Comment question time.

So I got my first ever comment on this blog asking if I compete on horseback and I realized that my last story really didn't expand past training.

Yeah, I compete, or at least used to before I moved to the city. I owned a couple of horses that ran the rodeo circuit when I was younger and were pretty successful, but mid-teens I made the (BIG) switch from rodeo to showjumping, because I was working on a farm that randomly bought a "Canadian Warmblood" (read: leggy draft-thoroughbred cross) showjumper and was like "hey, let's fix him up because he's broken and see if we can get some shows under him." And so I... learned. Quickly. Because they were paying me.

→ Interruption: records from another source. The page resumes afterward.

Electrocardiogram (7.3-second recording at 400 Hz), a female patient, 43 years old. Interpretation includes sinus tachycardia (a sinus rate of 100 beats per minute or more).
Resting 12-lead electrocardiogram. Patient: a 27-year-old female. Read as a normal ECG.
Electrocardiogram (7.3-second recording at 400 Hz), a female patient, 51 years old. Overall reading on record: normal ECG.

The thing about showjumping is that you don't have to jump well in order to compete. In the hunter circuit, form is super important, but in comparison even a lot of pro SJers just kinda hold on and go for it. So I got away with my sketchy jumping background (... uh... bareback jumping horses over stacked tree branches on a rodeo farm) for a bit before I switched jobs to a show horse farm (the place I met Mark!) where I got some proper coaching and got a little deeper into the SJ world.

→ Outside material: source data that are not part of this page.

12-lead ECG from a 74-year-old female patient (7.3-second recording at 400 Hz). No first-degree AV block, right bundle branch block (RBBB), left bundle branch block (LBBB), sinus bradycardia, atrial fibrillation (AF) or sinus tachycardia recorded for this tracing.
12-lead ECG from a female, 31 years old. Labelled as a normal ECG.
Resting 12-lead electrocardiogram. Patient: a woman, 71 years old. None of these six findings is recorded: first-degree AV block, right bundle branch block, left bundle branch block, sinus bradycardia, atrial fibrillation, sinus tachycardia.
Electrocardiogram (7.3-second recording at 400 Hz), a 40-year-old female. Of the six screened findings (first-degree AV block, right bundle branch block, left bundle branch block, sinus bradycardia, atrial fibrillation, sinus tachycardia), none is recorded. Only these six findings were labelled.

I showed a bunch of SJ events, especially when Mark became a thing. I spent a lot of time with HIS showjumpers, and we did a bunch of traveling and showing with a couple of other riders. I never got very deep into showjumping. I competed a fair amount but got tired of the drama and judgement from the other competitors (I actually got called out by a girl once because the little buckle at the wrist of one of my gloves had snapped, and the strap was hanging. I was sitting on a $10k horse and she called me "practically poverty." And she was like, 19-20 years old. WTF lady!) so I haven't been doing as much lately. I still do the odd show when Mark comes around the province with some young horses who need some little shows.

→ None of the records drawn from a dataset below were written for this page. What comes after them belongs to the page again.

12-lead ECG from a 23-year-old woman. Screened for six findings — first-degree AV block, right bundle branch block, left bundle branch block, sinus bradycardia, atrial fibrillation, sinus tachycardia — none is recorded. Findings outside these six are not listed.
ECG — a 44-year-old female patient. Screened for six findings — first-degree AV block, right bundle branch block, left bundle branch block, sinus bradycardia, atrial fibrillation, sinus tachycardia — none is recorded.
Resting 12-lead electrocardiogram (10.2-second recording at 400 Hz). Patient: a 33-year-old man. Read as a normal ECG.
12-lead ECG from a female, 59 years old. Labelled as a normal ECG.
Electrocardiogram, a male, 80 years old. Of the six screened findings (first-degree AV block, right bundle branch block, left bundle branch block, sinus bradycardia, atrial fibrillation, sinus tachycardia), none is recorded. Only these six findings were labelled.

Mark has since gone on to compete in the big names, though. He's competing in a lot of Grand Prix shows and has ridden alongside some pretty big name people. I just never followed. Didn't have the passion I guess.

Like I said though, still enjoy the odd show and I LOVE jumping... just not competitively.



EDIT:

I'm not lying about the pros and bad jumping.

You Google "showjumping" and you get stuff like this, which is just bad jumping form:





Whereas you also get people like this, which is good jumping form:




But you have to search specific people... that happens to be one of my favorite competitors ever, Eric Lamaze. Gorgeous form and great communication with his animals.